Relató una vez Facundo Cabral: “Borges, escribió a los 75 años un poema que tituló el remordimiento”
He cometido el peor de los pecados
que un hombre puede cometer. No he sido feliz.
Que los glaciares del olvido
me arrastren y me pierdan, despiadados.
Mis padres me engendraron para el juego
arriesgado y hermoso de la vida,
para la tierra, el agua, el aire, el fuego.
Los defraudé. No fui feliz.
Cumplida no fue su joven voluntad.
Mi mente se aplicó a las simétricas porfías
del arte, que entreteje naderías.
Me legaron valor. No fui valiente.
No me abandona.

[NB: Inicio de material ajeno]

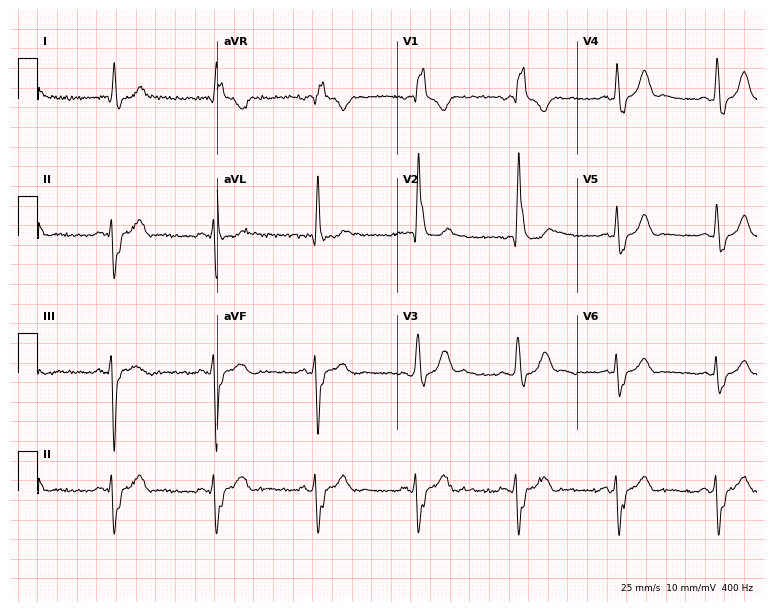
ECG (7.3-second recording at 400 Hz) — a 69-year-old man. Findings include right bundle branch block.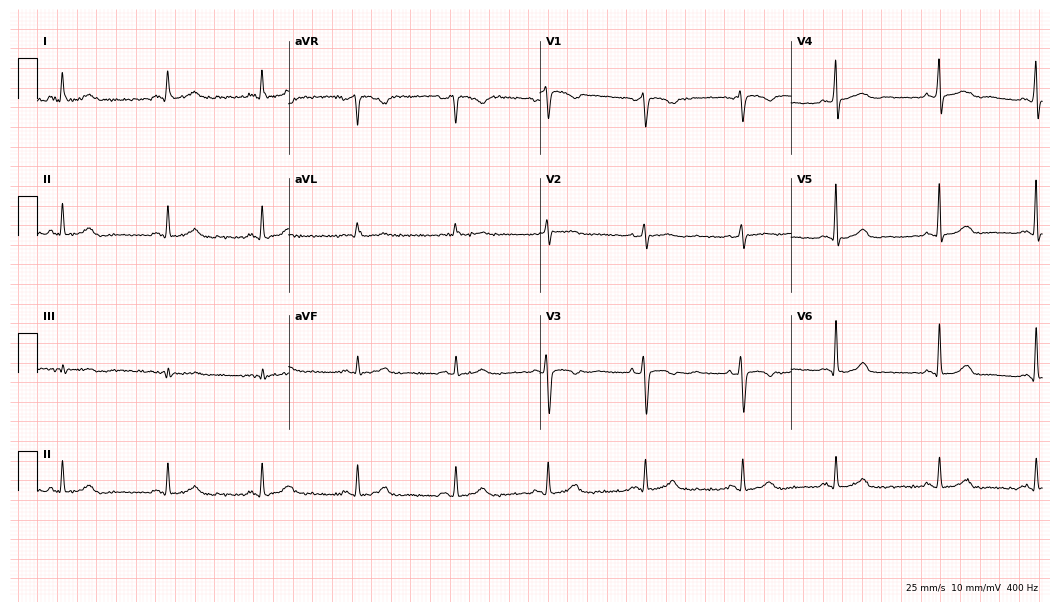
12-lead ECG from a 41-year-old female patient. Screened for six findings — first-degree AV block, right bundle branch block, left bundle branch block, sinus bradycardia, atrial fibrillation, sinus tachycardia — none is recorded.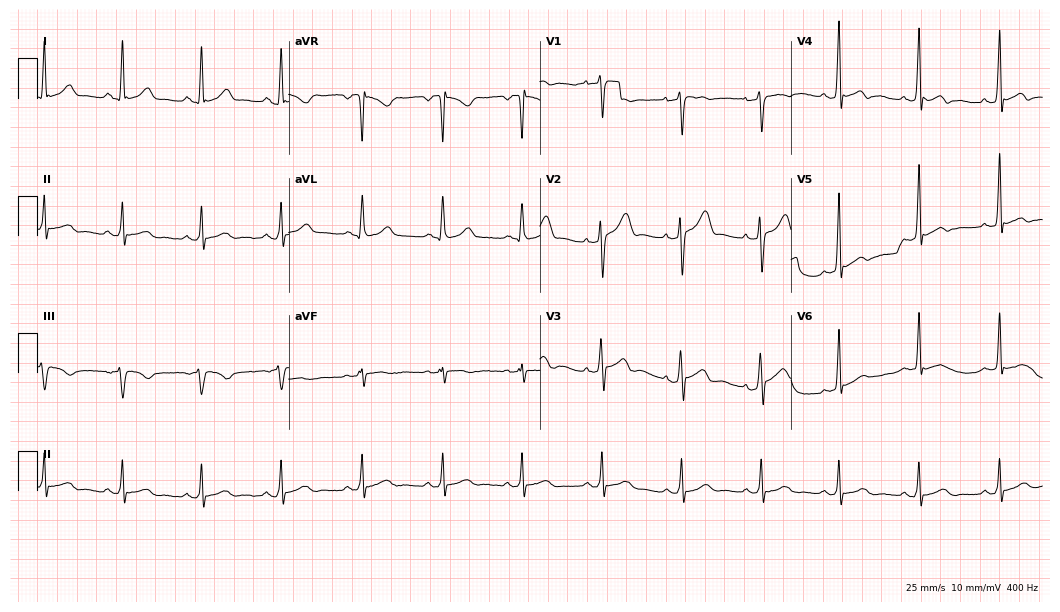
12-lead ECG (10.2-second recording at 400 Hz) from a 35-year-old man. Screened for six findings — first-degree AV block, right bundle branch block (RBBB), left bundle branch block (LBBB), sinus bradycardia, atrial fibrillation (AF), sinus tachycardia — none is recorded.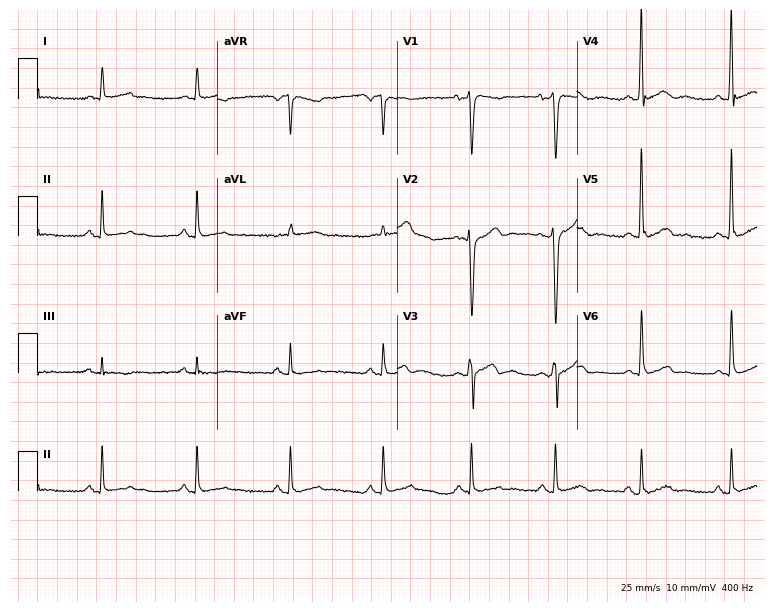
Standard 12-lead ECG recorded from a male, 49 years old (7.3-second recording at 400 Hz). None of these six findings is recorded: first-degree AV block, right bundle branch block, left bundle branch block, sinus bradycardia, atrial fibrillation, sinus tachycardia.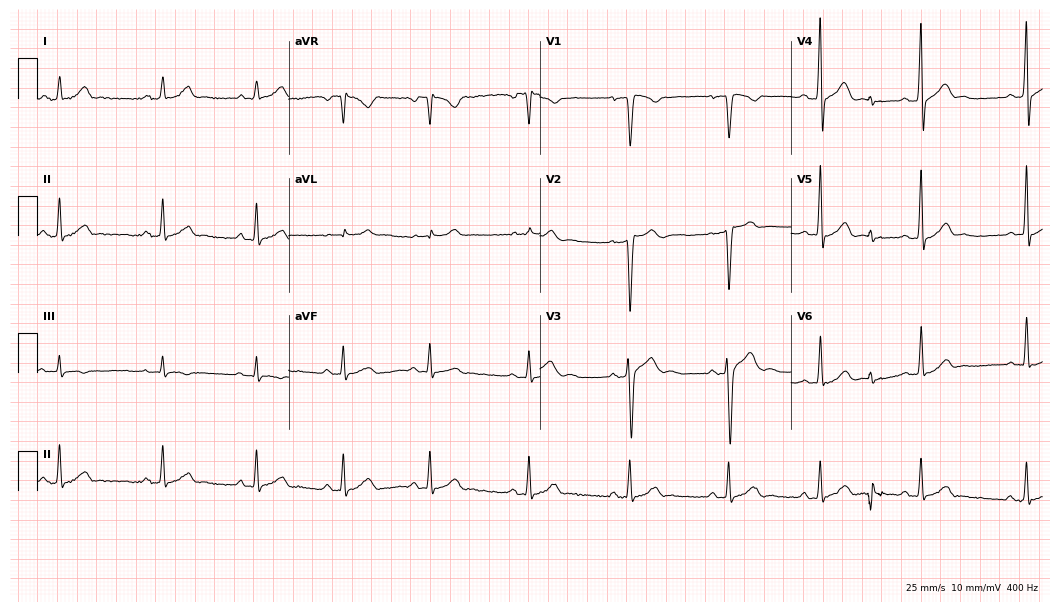
Electrocardiogram, a male, 31 years old. Overall reading on record: normal ECG.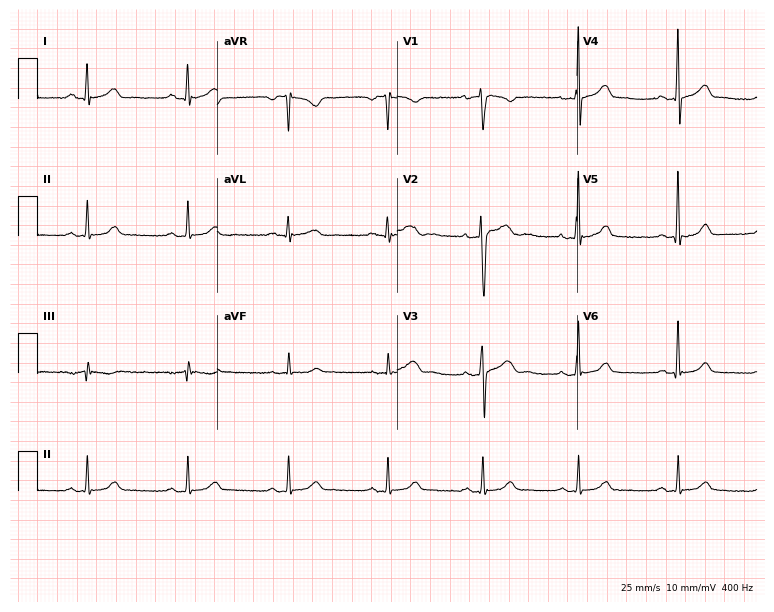
Electrocardiogram (7.3-second recording at 400 Hz), a 42-year-old male patient. Overall reading on record: normal ECG.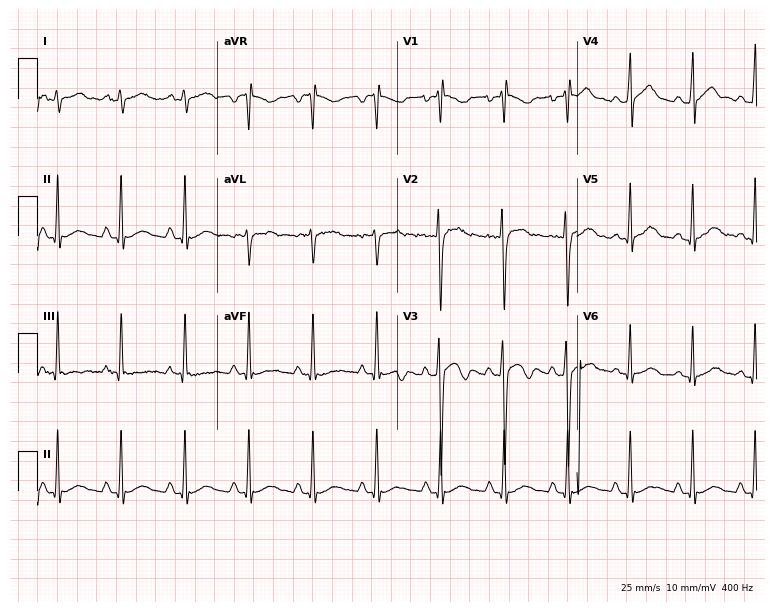
12-lead ECG (7.3-second recording at 400 Hz) from a male, 25 years old. Screened for six findings — first-degree AV block, right bundle branch block, left bundle branch block, sinus bradycardia, atrial fibrillation, sinus tachycardia — none is recorded. Findings outside these six are not listed.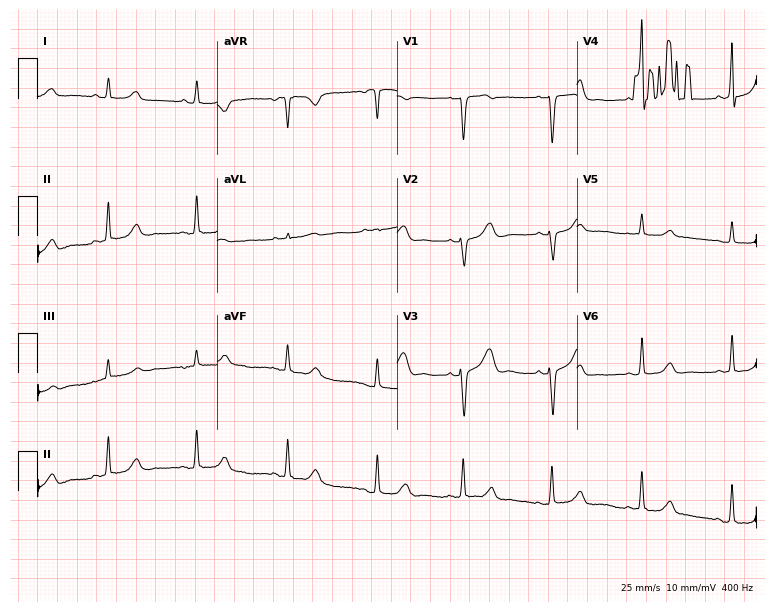
12-lead ECG from a woman, 58 years old. No first-degree AV block, right bundle branch block (RBBB), left bundle branch block (LBBB), sinus bradycardia, atrial fibrillation (AF) or sinus tachycardia recorded for this tracing. Only these six findings were labelled.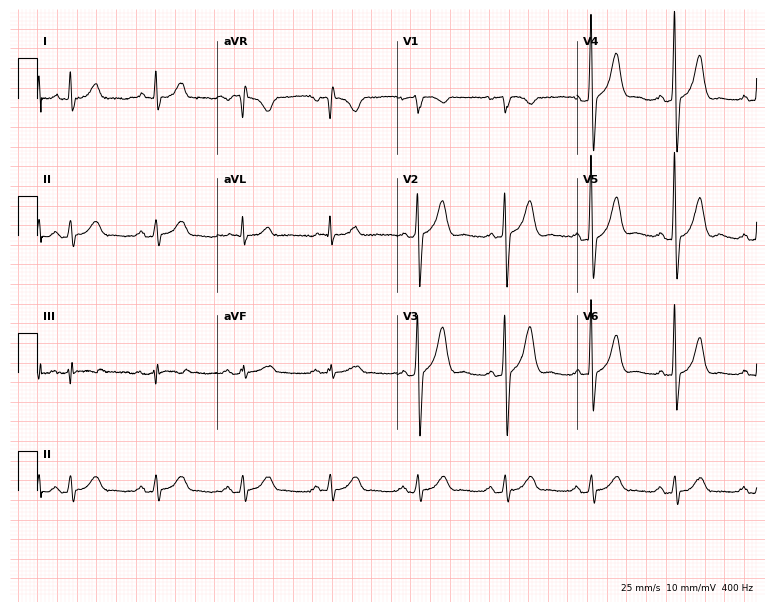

Siempre está a mi lado
la sombra de haber sido un desdichado
Cabral enfatizó, “¡yo no lo quisiera tener que escribir a esa edad!”
Y agregó; “este poema lo escribió Borges porque buscó a partir de la razón, recuerdo que una vez me dijo: Cabral por lo que usted canta, sospecho que tiene un Dios personal que le programa las primaveras y el cauce de los ríos, ¡como me gustaría a mi tener un Dios de esa categoría!; alguien que cuide de mis noches y proteja mis días, pero mi mente necia no permite que esa maravilla entre a mi corazón, y me pedía: cuénteme algo de ese Dios”.